EXERCISE DIRECTIONS
Please reproduce the entries exactly, skipping each picture.

DATA FOR THE TASK
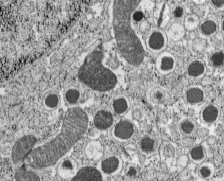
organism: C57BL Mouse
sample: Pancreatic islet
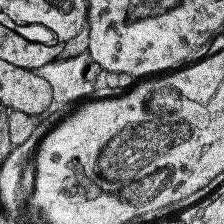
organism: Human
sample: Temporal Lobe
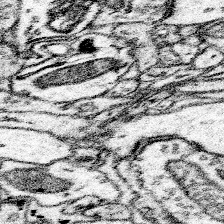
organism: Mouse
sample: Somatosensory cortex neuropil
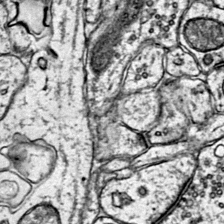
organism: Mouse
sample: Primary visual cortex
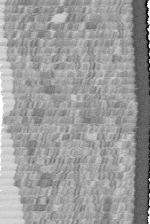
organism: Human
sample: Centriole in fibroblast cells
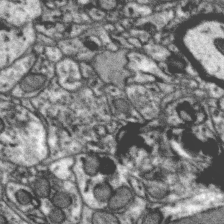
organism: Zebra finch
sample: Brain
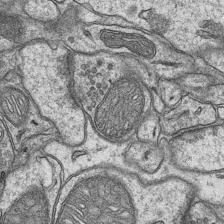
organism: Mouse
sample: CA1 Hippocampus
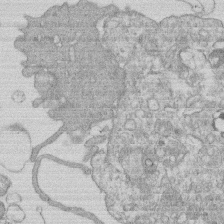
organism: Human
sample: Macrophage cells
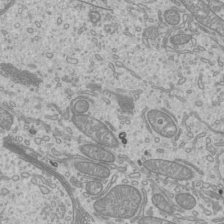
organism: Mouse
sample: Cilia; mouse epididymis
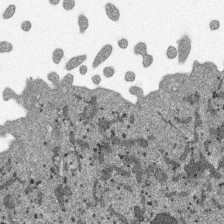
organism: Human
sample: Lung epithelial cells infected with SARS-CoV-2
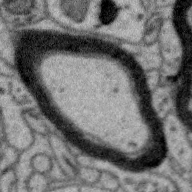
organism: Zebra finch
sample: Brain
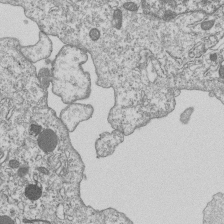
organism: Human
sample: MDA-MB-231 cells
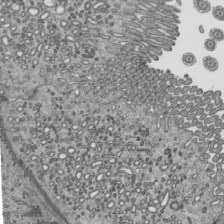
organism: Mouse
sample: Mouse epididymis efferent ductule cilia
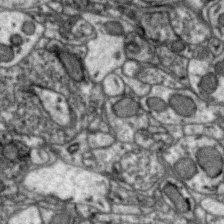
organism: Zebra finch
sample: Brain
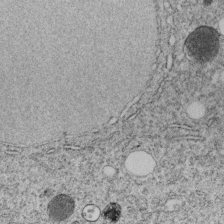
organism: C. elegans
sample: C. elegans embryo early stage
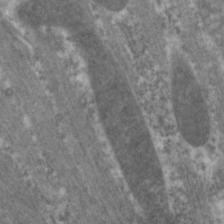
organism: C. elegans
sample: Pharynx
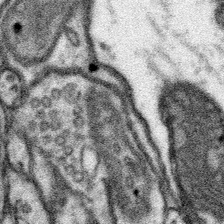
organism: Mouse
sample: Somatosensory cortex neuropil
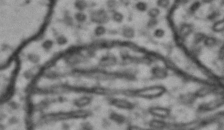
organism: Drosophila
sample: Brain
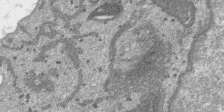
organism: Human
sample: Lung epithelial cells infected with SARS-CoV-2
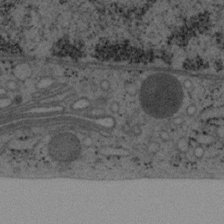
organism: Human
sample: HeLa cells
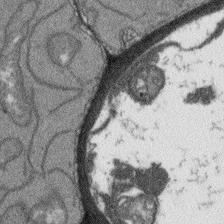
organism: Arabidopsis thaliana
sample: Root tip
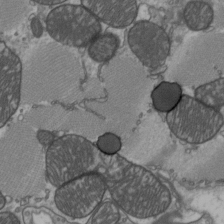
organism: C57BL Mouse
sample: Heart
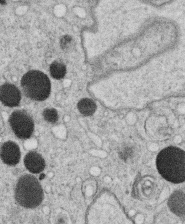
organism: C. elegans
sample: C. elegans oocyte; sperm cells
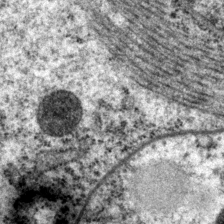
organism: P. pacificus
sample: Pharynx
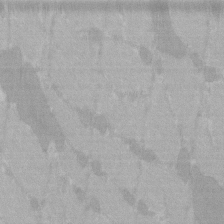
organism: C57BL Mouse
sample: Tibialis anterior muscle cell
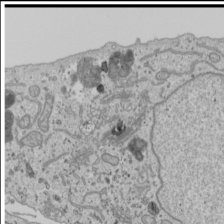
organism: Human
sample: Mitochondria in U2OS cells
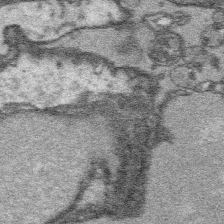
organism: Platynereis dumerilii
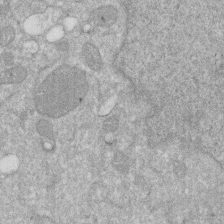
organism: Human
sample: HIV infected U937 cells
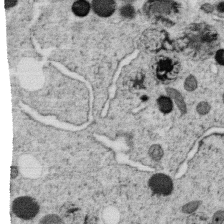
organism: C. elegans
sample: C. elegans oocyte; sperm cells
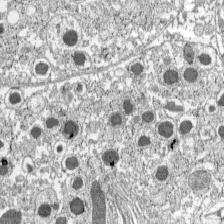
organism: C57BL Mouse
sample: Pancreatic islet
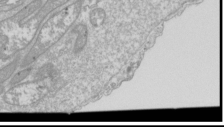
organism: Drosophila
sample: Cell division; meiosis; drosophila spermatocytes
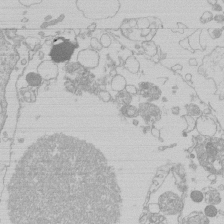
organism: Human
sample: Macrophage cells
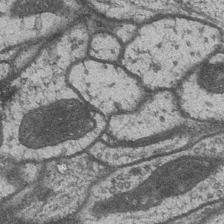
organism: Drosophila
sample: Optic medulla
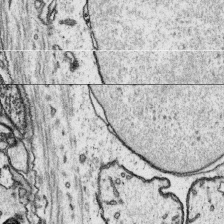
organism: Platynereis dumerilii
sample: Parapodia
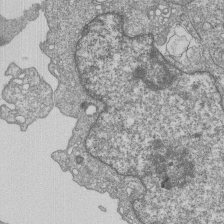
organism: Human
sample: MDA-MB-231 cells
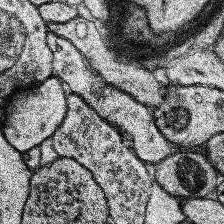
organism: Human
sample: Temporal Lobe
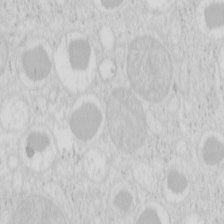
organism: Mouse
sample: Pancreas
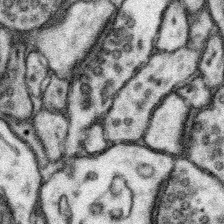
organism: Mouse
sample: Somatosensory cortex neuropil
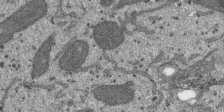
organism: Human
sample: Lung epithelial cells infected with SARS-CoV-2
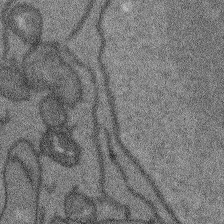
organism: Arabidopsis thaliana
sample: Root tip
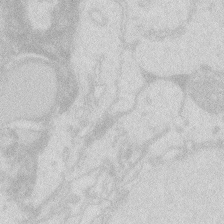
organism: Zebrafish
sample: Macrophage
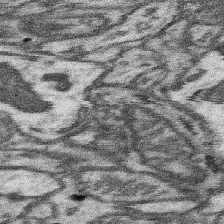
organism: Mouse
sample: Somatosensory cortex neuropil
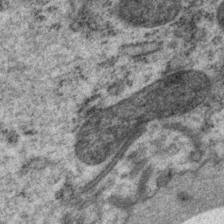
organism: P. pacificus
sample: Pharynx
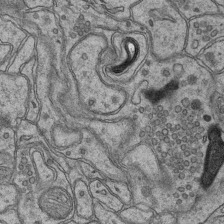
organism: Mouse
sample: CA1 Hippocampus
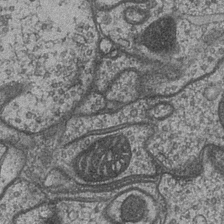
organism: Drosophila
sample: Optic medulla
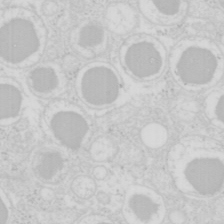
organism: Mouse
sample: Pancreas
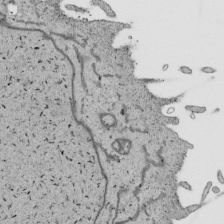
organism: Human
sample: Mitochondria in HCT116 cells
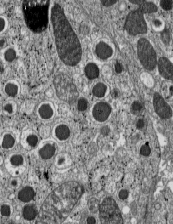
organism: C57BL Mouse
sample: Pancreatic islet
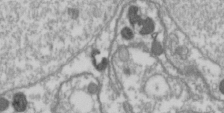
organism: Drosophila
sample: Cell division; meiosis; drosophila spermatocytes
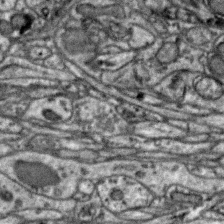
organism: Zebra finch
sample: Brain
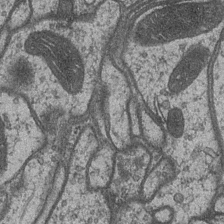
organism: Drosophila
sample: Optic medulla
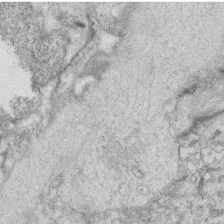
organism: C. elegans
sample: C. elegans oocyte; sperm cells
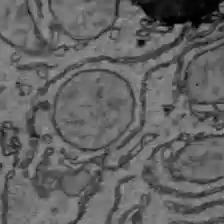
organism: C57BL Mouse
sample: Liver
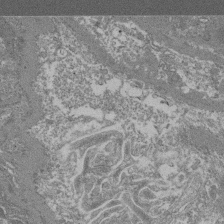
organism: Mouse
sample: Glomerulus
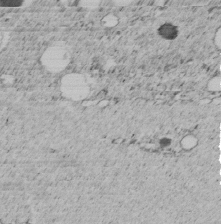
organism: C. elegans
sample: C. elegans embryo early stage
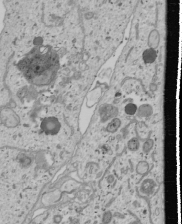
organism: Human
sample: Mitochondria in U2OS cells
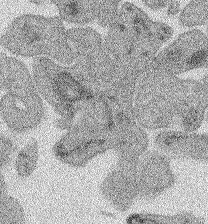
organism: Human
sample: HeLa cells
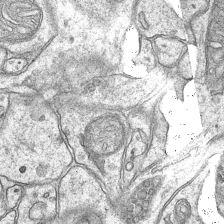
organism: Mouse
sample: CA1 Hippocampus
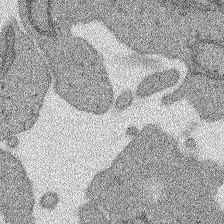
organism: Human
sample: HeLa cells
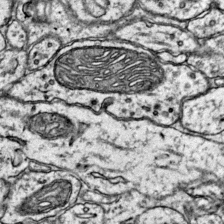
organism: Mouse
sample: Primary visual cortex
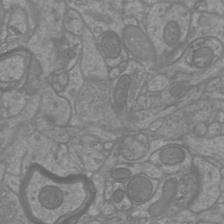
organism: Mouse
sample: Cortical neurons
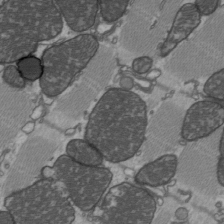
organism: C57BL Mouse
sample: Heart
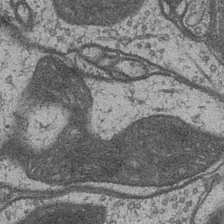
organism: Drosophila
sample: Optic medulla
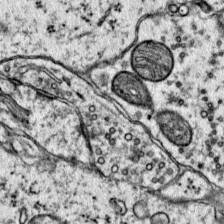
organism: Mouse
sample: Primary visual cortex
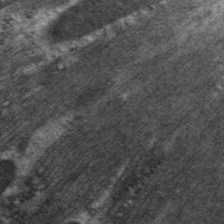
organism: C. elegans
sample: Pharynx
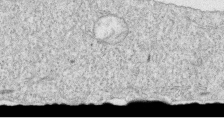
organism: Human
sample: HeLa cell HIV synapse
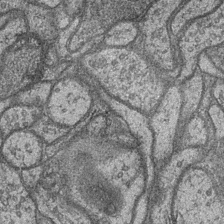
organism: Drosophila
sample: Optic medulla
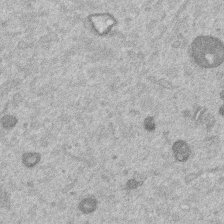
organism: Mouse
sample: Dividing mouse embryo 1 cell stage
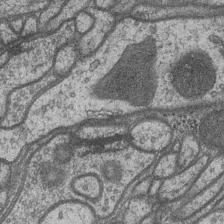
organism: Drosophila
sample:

ANSWER TO THE PROBLEM
organism: C57BL Mouse
sample: Pancreatic islet
organism: Human
sample: Temporal Lobe
organism: Mouse
sample: Somatosensory cortex neuropil
organism: Mouse
sample: Primary visual cortex
organism: Human
sample: Centriole in fibroblast cells
organism: Zebra finch
sample: Brain
organism: Mouse
sample: CA1 Hippocampus
organism: Human
sample: Macrophage cells
organism: Mouse
sample: Cilia; mouse epididymis
organism: Human
sample: Lung epithelial cells infected with SARS-CoV-2
organism: Zebra finch
sample: Brain
organism: Human
sample: MDA-MB-231 cells
organism: Mouse
sample: Mouse epididymis efferent ductule cilia
organism: Zebra finch
sample: Brain
organism: C. elegans
sample: C. elegans embryo early stage
organism: C. elegans
sample: Pharynx
organism: Mouse
sample: Somatosensory cortex neuropil
organism: Drosophila
sample: Brain
organism: Human
sample: Lung epithelial cells infected with SARS-CoV-2
organism: Human
sample: HeLa cells
organism: Arabidopsis thaliana
sample: Root tip
organism: C57BL Mouse
sample: Heart
organism: C. elegans
sample: C. elegans oocyte; sperm cells
organism: P. pacificus
sample: Pharynx
organism: C57BL Mouse
sample: Tibialis anterior muscle cell
organism: Human
sample: Mitochondria in U2OS cells
organism: Platynereis dumerilii
organism: Human
sample: HIV infected U937 cells
organism: C. elegans
sample: C. elegans oocyte; sperm cells
organism: C57BL Mouse
sample: Pancreatic islet
organism: Drosophila
sample: Cell division; meiosis; drosophila spermatocytes
organism: Human
sample: Macrophage cells
organism: Drosophila
sample: Optic medulla
organism: Platynereis dumerilii
sample: Parapodia
organism: Human
sample: MDA-MB-231 cells
organism: Human
sample: Temporal Lobe
organism: Mouse
sample: Pancreas
organism: Mouse
sample: Somatosensory cortex neuropil
organism: Human
sample: Lung epithelial cells infected with SARS-CoV-2
organism: Arabidopsis thaliana
sample: Root tip
organism: Zebrafish
sample: Macrophage
organism: Mouse
sample: Somatosensory cortex neuropil
organism: P. pacificus
sample: Pharynx
organism: Mouse
sample: CA1 Hippocampus
organism: Drosophila
sample: Optic medulla
organism: Mouse
sample: Pancreas
organism: Human
sample: Mitochondria in HCT116 cells
organism: C57BL Mouse
sample: Pancreatic islet
organism: Drosophila
sample: Cell division; meiosis; drosophila spermatocytes
organism: Zebra finch
sample: Brain
organism: Drosophila
sample: Optic medulla
organism: C. elegans
sample: C. elegans oocyte; sperm cells
organism: C57BL Mouse
sample: Liver
organism: Mouse
sample: Glomerulus
organism: C. elegans
sample: C. elegans embryo early stage
organism: Human
sample: Mitochondria in U2OS cells
organism: Human
sample: HeLa cells
organism: Mouse
sample: CA1 Hippocampus
organism: Human
sample: HeLa cells
organism: Mouse
sample: Primary visual cortex
organism: Mouse
sample: Cortical neurons
organism: C57BL Mouse
sample: Heart
organism: Drosophila
sample: Optic medulla
organism: Mouse
sample: Primary visual cortex
organism: C. elegans
sample: Pharynx
organism: Human
sample: HeLa cell HIV synapse
organism: Drosophila
sample: Optic medulla
organism: Mouse
sample: Dividing mouse embryo 1 cell stage
organism: Drosophila
sample:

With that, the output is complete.